Bugün insanların adalet anlayışına baktığımız zaman karşımıza adaletin vicdan üzerine, etik ve ahlak üzerine temelendirildiği ortaya çıkar. Yani insanlar kendi yarattıkları ve aslında doğanın içinde var olmayan adalet kavramını yine kendi yarattıkları ve doğanın içinde olmayan vicdan, etik ve ahlak kavramların üzerine inşa ederler. Eşitlik kavramı üzerine inşa ederler. Adalette eşitlik sağlanmaya çalışılır mümkün olduğunca ama tam olarak sağlanamayadabilir. Bununla birlikte adalet kavramının içinde güçlüyle güçsüzü birbirine daha yakın hale getirmeye çalışan bir sistem, bir yapı vardır. Bu genel olarak insanların adalet anlayışının temelidir. Örneğin kadınları veya çocukları koruyan yasalar, bu güçlü olanla güçsüz olanı birbiriyle denkleştirmeye çalışmaya iyi bir örnektir. Böylece adalet anlayışı güçlüden güçsüzü korur ve bu şekilde etik ve ahlaki değerlere bağlı kalır. Peki içinde yaşadığımız doğanın ahlaki anlayışı nedir?

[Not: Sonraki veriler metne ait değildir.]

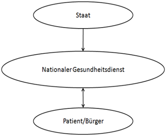 Das steuerfinanzierte Versicherungsmodell

Nasıldır? İşte burada karşımıza insanların adalet anlayışına kıyasla çok daha farklı ve belki de zıt diyebileceğimiz bir yapı ortaya çıkmaktadır. Doğanın adalet anlayışında ne etik vardır, ne ahlak vardır, ne eşitlik vardır, ne de vicdan vardır. Hatta adalet denilen kavramın bile doğanın içinde olduğunu pek söylemeyiz ama doğada işlerin nasıl yürüdüğünü anlatmaya çalışırken sadece sözcük olarak adaleti kullanıyorum ki en azından insanlar bir şeyleri daha rahat anlayabilsin.
Doğanın içindeki adalet anlayışına baktığımız zaman bunun insanlarınkinden çok daha farklı olduğunu görebiliriz. Doğanın içindeki adalet anlayışı genellikle güçlü olanın güçsüz olanı bastırdığı veya ezdiği bir adalet anlayışına dayanır. Hatta güçlü olanlar güçsüz olanları avlarlar. İşte doğanın adalet anlayışının temelini vicdan, etik veya ahlak gibi değerler oluşturmaz, güç kavramı oluşturur. Doğada ne eşitlik vardır, ne vicdan vardır, ne etik vardır, ne de ahlak vardır. Bir aslan bir ceylan sürüsünden kendisine bir ceylan avlayacağı zaman genellikle en yavaş olan ceylanı seçer veya en güçsüz olan ceylanı seçer. Bu en güçsüz olan ceylan ise ya en yaşlı olandır ya da yavru olandır. Ama bir aslanın daha güçlü olan fil ya da su aygırı gibi canlıları avladığı ya hiç görülmez ya da nadiren görülür. İşte bu örnekte gördüğümüz gibi doğada ne adalet vardır, ne vicdan, ne de etik vardır. Aslanın bu yaptığı davranış insanların icat ettiği bu kavramların hiçbirine sığmaz ama doğa böyle çalışır. Aslında insan doğası da içinde yaşadığı bu doğayla aynı şekilde çalışır ama insan sonradan kendi icat ettiği kavramlarla, vicdan, etik ve ahlak gibi kavramlarla doğanın bu adalet anlayışından kendini sıyırmaya çalışır. Ancak insan da kendi özünde böyle bir adalet anlayışına sahiptir. Doğada güçlü güçsüzü genellikle ezer, onu yok eder. Bugün insan davranışlarını gerçekten anlayabilmek için olaylara bu açıdan bakmak daha doğru olacaktır.